How Best Can Recovery Software Help?

File recovery software works best when the deleted files are recovered to another drive. That's because the very act of recovery involves writing to your drive, and you don't want to write over other files that still need to be recovered. The "other" drive can be another hard disk, another hard disk partition, a networked machine, or an external USB device.

Recovery programs operate more successfully if they are installed before any file recovery is attempted. If the file you want to recover is on your “C” drive, the simple act of installing one of these programs onto that drive may obliterate the target file you want to recover. Remember that recovery software cannot undelete files that have been written over.

Recovering data from physically damaged drives is also beyond the capabilities of most free recovery tools.  There are tools that will attempt partial recovery, but generally these are expensive commercial products or services.

However, if you have just accidentally emptied your wastebasket (recycle bin), or explicitly deleted a file, and realized you've made a mistake, file recovery is a very real possibility.

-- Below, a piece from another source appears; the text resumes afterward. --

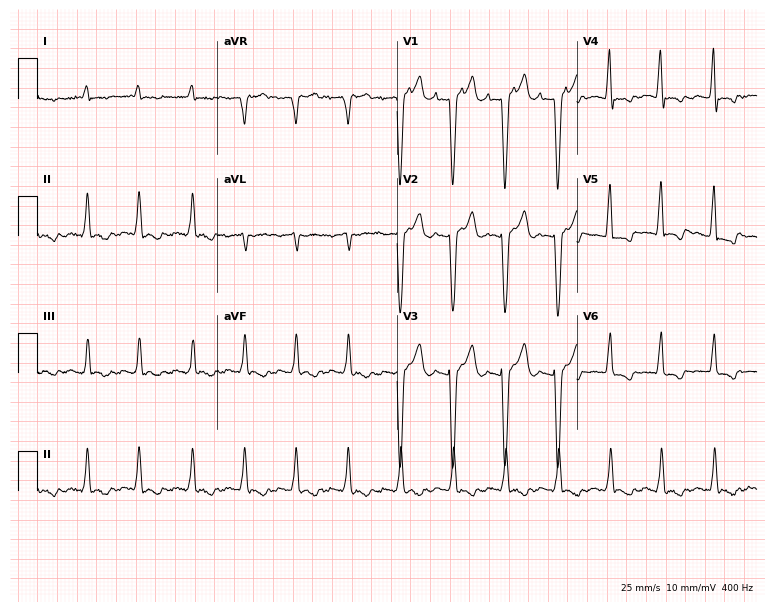
Standard 12-lead ECG recorded from a male patient, 77 years old (7.3-second recording at 400 Hz). The tracing shows sinus tachycardia (a sinus rate of 100 beats per minute or more).

The golden rule is “don’t write ANYTHING to the disk, or reboot”. Just immediately run your recovery software.

 

Testing Procedure

I have tested the software on lots of different media including USB Flash, SD, MMC, SM,CF, MS, Micro SD, SSD, Hard disk in SATA, IDE as well as SCSI which contained office documents, photos, quickbooks backup and large Outlook psts. I have deleted those and filled the drive with different files. I have deleted those and emptied the recycle bin and quick formatted the drives. All tested software, except PC Inspector, managed to recover all files without fail.

Time taken on the other hand was quite different. After that I have filled half of the disk with another directory of mp3s. All software failed to recover any deleted files on normal recovery modes. At this point I have formatted the drive and tried deeper recovery options that tested software comes with. That's where the true colours came out as the results were very different.

 

Editor

This software review is copy-edited by Ian Richards. Please help edit and improve this article by clicking here.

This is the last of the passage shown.